Ok. Not sure how much time I have left from Andrew so whatever is practical.
Comment 12 Andrew Eidsness CLA 2014-02-20 15:31:32 EST
I think this problem comes down to incorrect handling of section 14.5.5(6) of the standard (C++11).

    "Partial specialization declarations themselves are not found
     by name lookup. Rather, when the primary template name is used,
     any previously-declared partial specializations of the primary
     template are also considered."

I don't think there is handling for the "previously-declared" part.

I also think it is a problem that the binding is modified in the PDOMCPPLinkage.onCreateName callback.  Names are just handles on bindings, we shouldn't be modifying the binding just because a new handle has been created.  The binding should have been fully constructed when the AST definition was processed.

I think that both problems can be solved by adding a list of CPPASTTemplateIds to the CPPASTTranslationUnit.  The list would not be persisted, it would only be used to implement the "previously-declared" part during ambiguity resolution.

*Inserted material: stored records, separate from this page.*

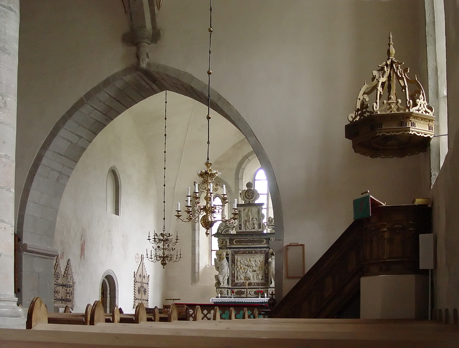 Hablingbo kyrka auf Gotland: )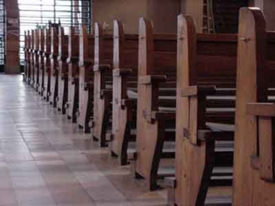 Pasaréti templom padsora, Budapest II.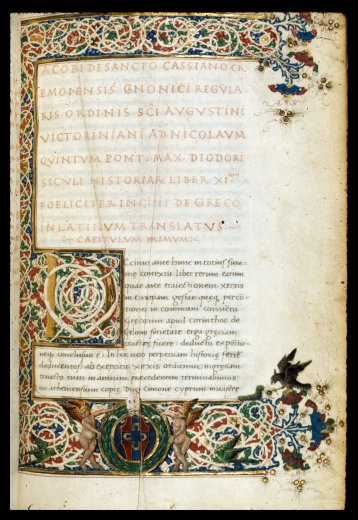 British Library, Harley 4916. Incipit della traduzione di Iacopo da San Cassiano dell'XI libro dlela Bibliotheca Historica di Diodoro Siculo.

Secondly (and independently), I haven't figured out why the partial specialization binding is created during the ambiguity resolution phase, I think it can be done when the AST definition is processed.  The declarations and references sort make sense, since they sound like they could be ambiguous, I'm just wondering about the definitions in particular.
Comment 13 Andrew Eidsness CLA 2014-02-20 17:01:20 EST
Here's another an error related to the "previously declared" portion.

header.hh:
    1 template <typename T> struct Te { };

file1.cpp:
    1 #include "header.hh"
    2 template <typename T> struct Te<T *> { };
    3 static Te<int *> partial;

file2.cpp:
    1 #include "header.hh"
    2 static Te<int *> primary;

In this case file2.cpp cannot see the partial specialization in file1.cpp and therefore primary should be an instance of the primary template.  However:

12ea-133d PDOMCPPClassTemplate Te<T>
   defns: 16c2 5: template <typename T> struct Te { };      header.hh[67,69]
    refs: 1dea 3: static Te<int *> primary;                 file2.cpp[29,31]
          1bca 4: static Te<int *> partial;                 file1.cpp[71,73]
          1b02 3: template <typename T> struct Te<T *> { }; file1.cpp[51,53]

17ea-184d PDOMCPPClassTemplatePartialSpecialization Te<T> primary "Te<T> {12ea}" file1.cpp
   defns: 1ae2 3: template <typename T> struct Te<T *> { }; file1.cpp[51,58]

1b22-1b75 PDOMCPPClassInstance Te<int *> of {17ea}
    refs: 1dca 3: static Te<int *> primary;                 file2.cpp[29,38]
          1baa 4: static Te<int *> partial;                 file1.cpp[71,80]

1bea-1c17 PDOMCPPVariable partial file1.cpp
   defns: 1c2a 4: static Te<int *> partial;                 file1.cpp[81,88]

1e0a-1e37 PDOMCPPVariable primary file2.cpp
   defns: 1e4a 3: static Te<int *> primary;                 file2.cpp[39,46]
Comment 14 Sergey Prigogin CLA 2014-02-20 17:09:56 EST
(In reply to Andrew Eidsness from comment #13)
It looks like "declared before" check is missing or is not applied to specializations from the index.